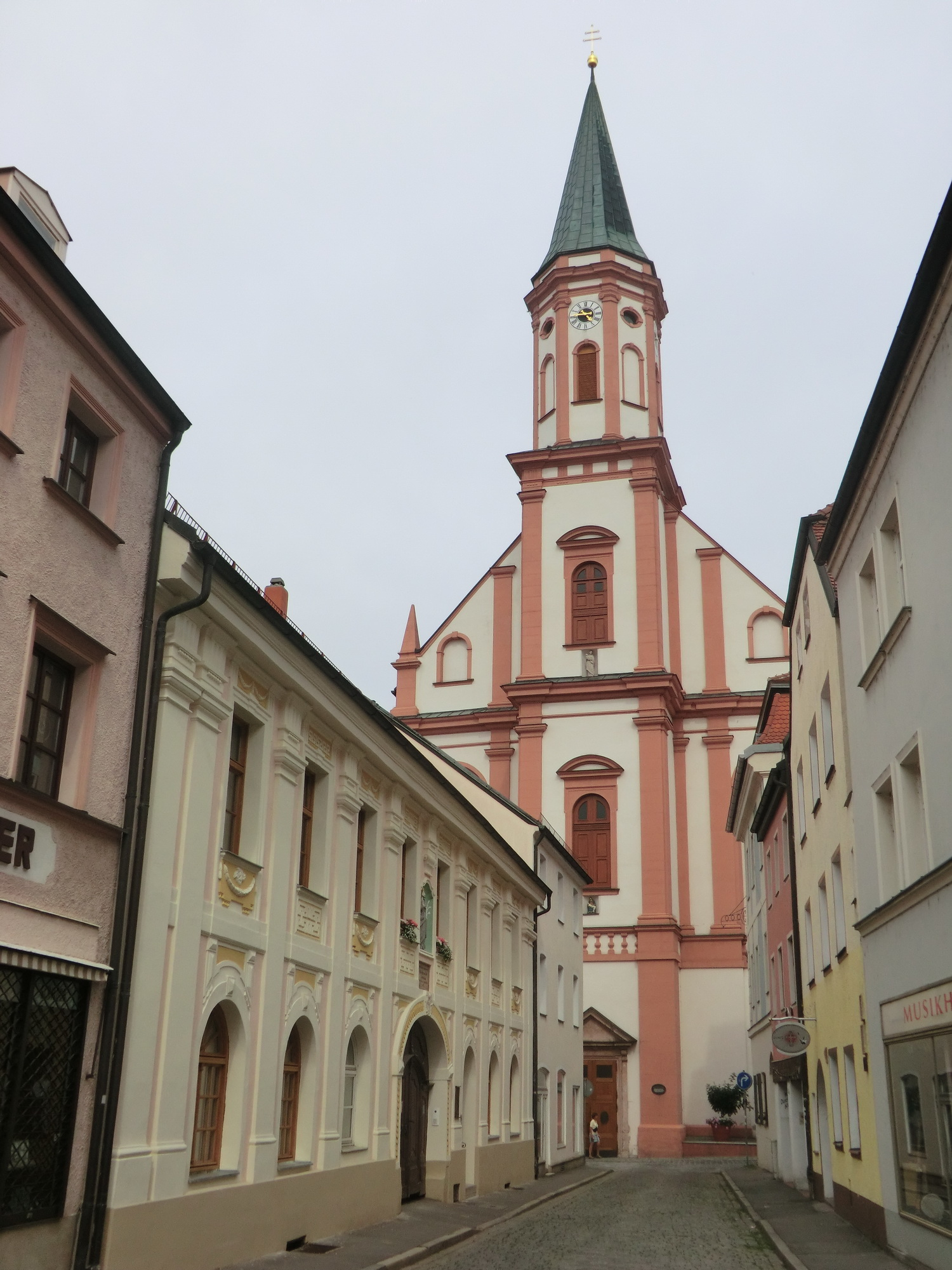 Straubing; Blick in Richtung Osten längs der Zollergasse auf die Carmelite Abbey Native nameKarmelitenklosterLocationStraubing, Lower Bavaria, GermanyCoordinates48° 53′ 01.68″ N, 12° 34′ 21.36″ E Authority control : Q1734056 institution QS:P195,Q1734056
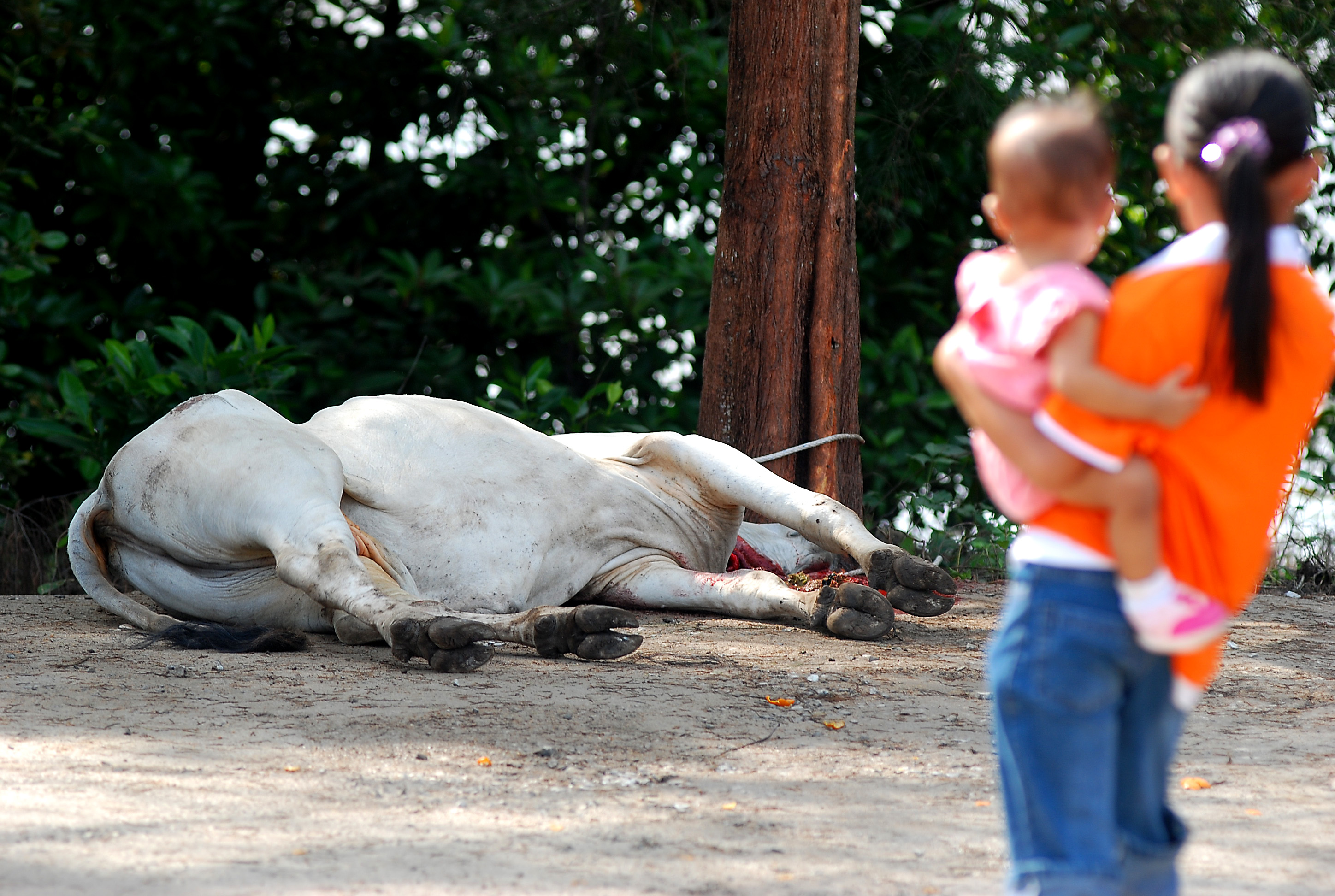 Religious animal sacrifice
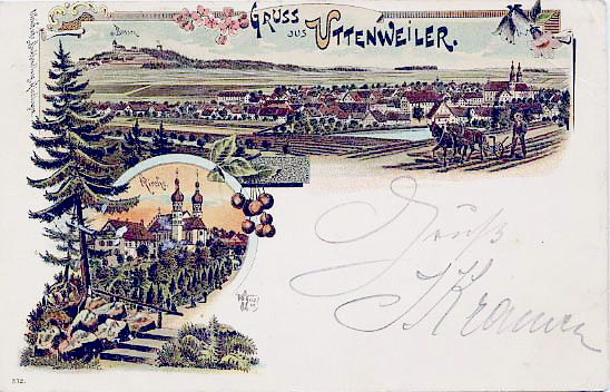 Uttenweiler Postkarte von 1900
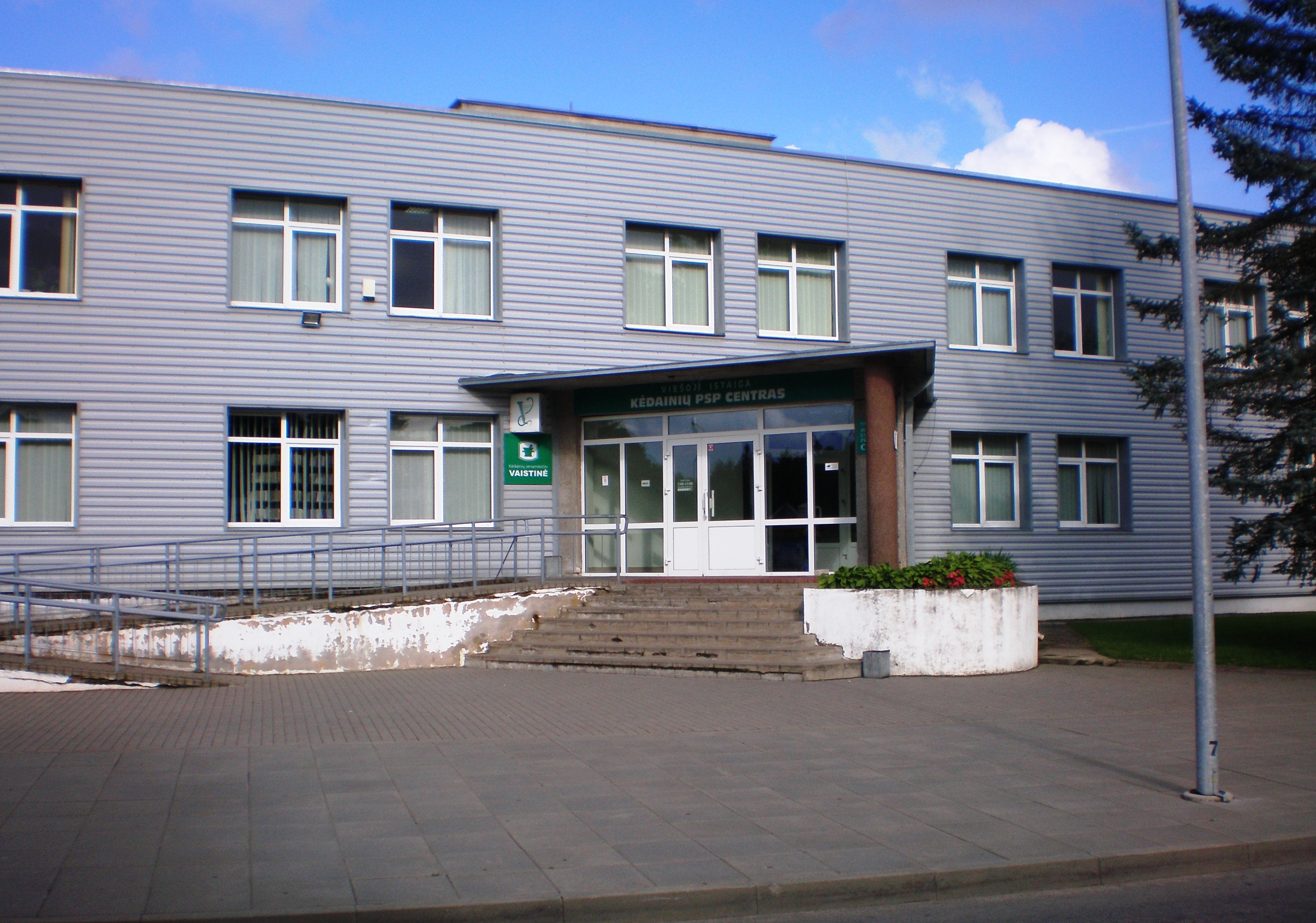 Kėdainių ligoninės poliklinika
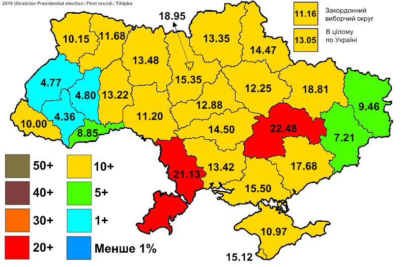 Електоральна підтримка Тігіпка Сергія Леонідовича на виборах Президента України 2010. Перший тур.
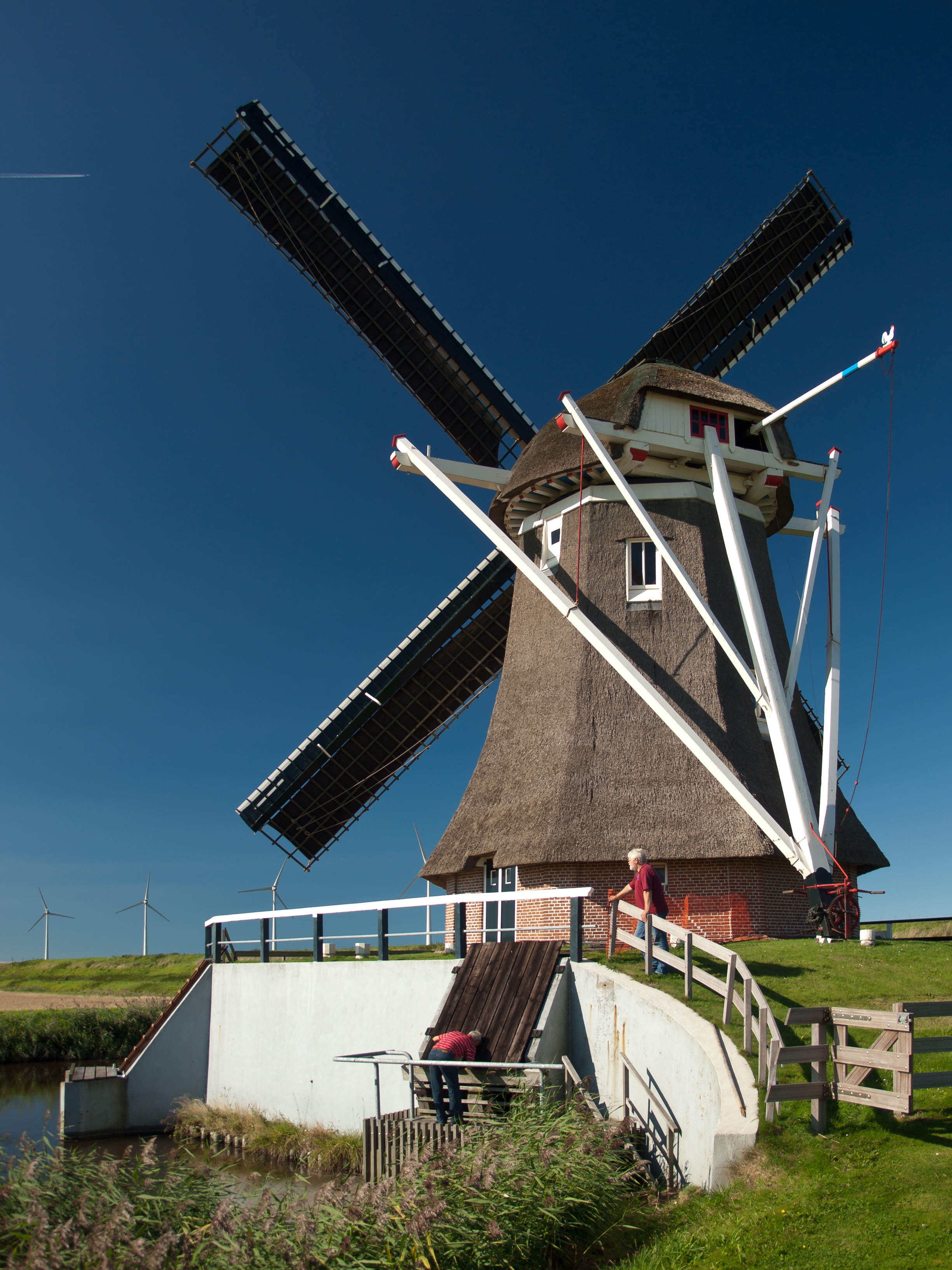 Polder molen de Goliath
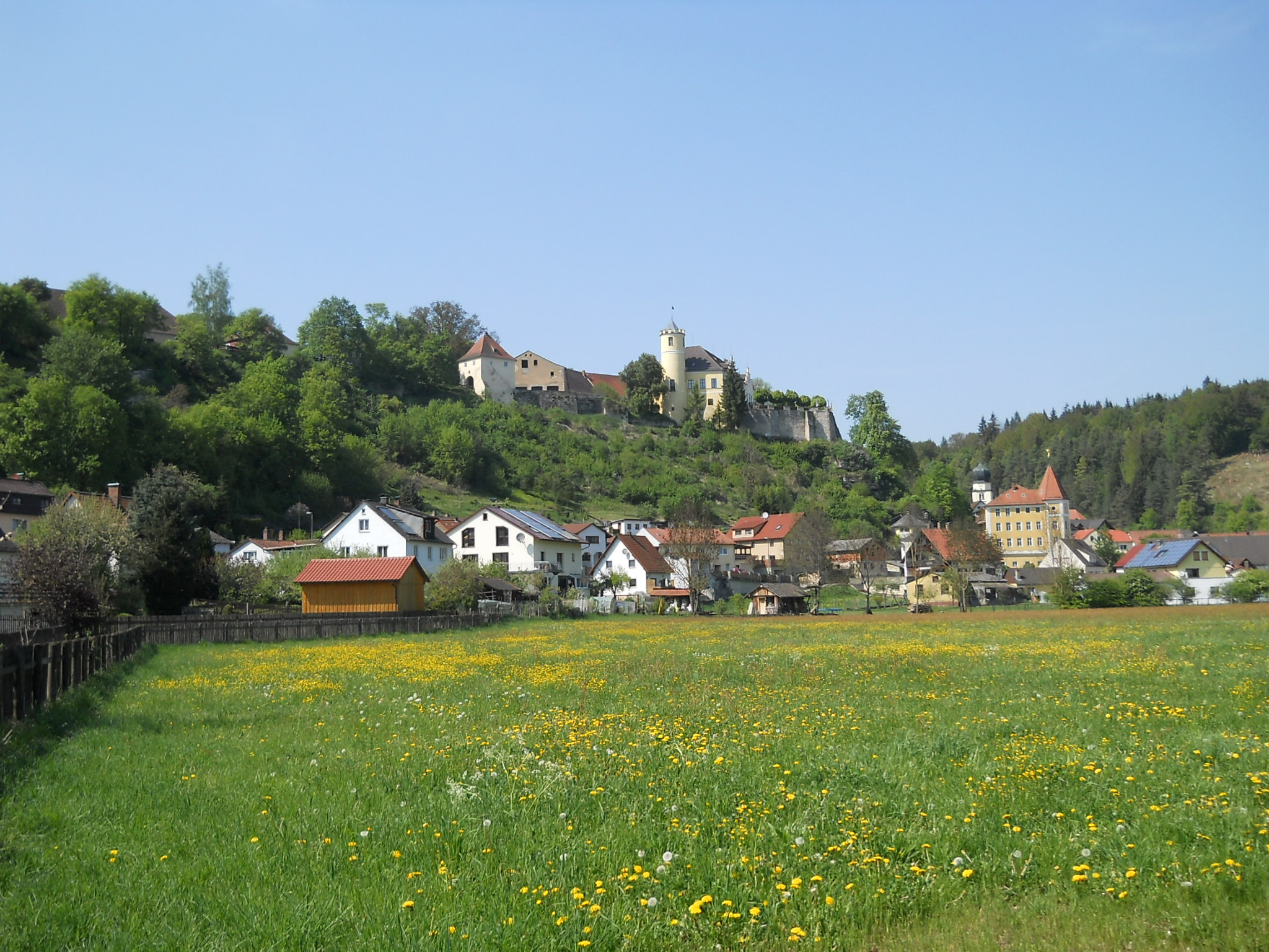 Möhren, Ortsteil vom Treuchtlingen, mit (rechts) Schutzengelhaus, Turm der Pfarrkirche und mit dem Schloss

□ □ □ □ □

Task objective:
Write the material out again exactly. Skip each picture.

Your response:
 Straubing; Blick in Richtung Osten längs der Zollergasse auf die Carmelite Abbey Native nameKarmelitenklosterLocationStraubing, Lower Bavaria, GermanyCoordinates48° 53′ 01.68″ N, 12° 34′ 21.36″ E Authority control : Q1734056 institution QS:P195,Q1734056
 Religious animal sacrifice
 Uttenweiler Postkarte von 1900
 Kėdainių ligoninės poliklinika
 Електоральна підтримка Тігіпка Сергія Леонідовича на виборах Президента України 2010. Перший тур.
 Polder molen de Goliath
 Möhren, Ortsteil vom Treuchtlingen, mit (rechts) Schutzengelhaus, Turm der Pfarrkirche und mit dem Schloss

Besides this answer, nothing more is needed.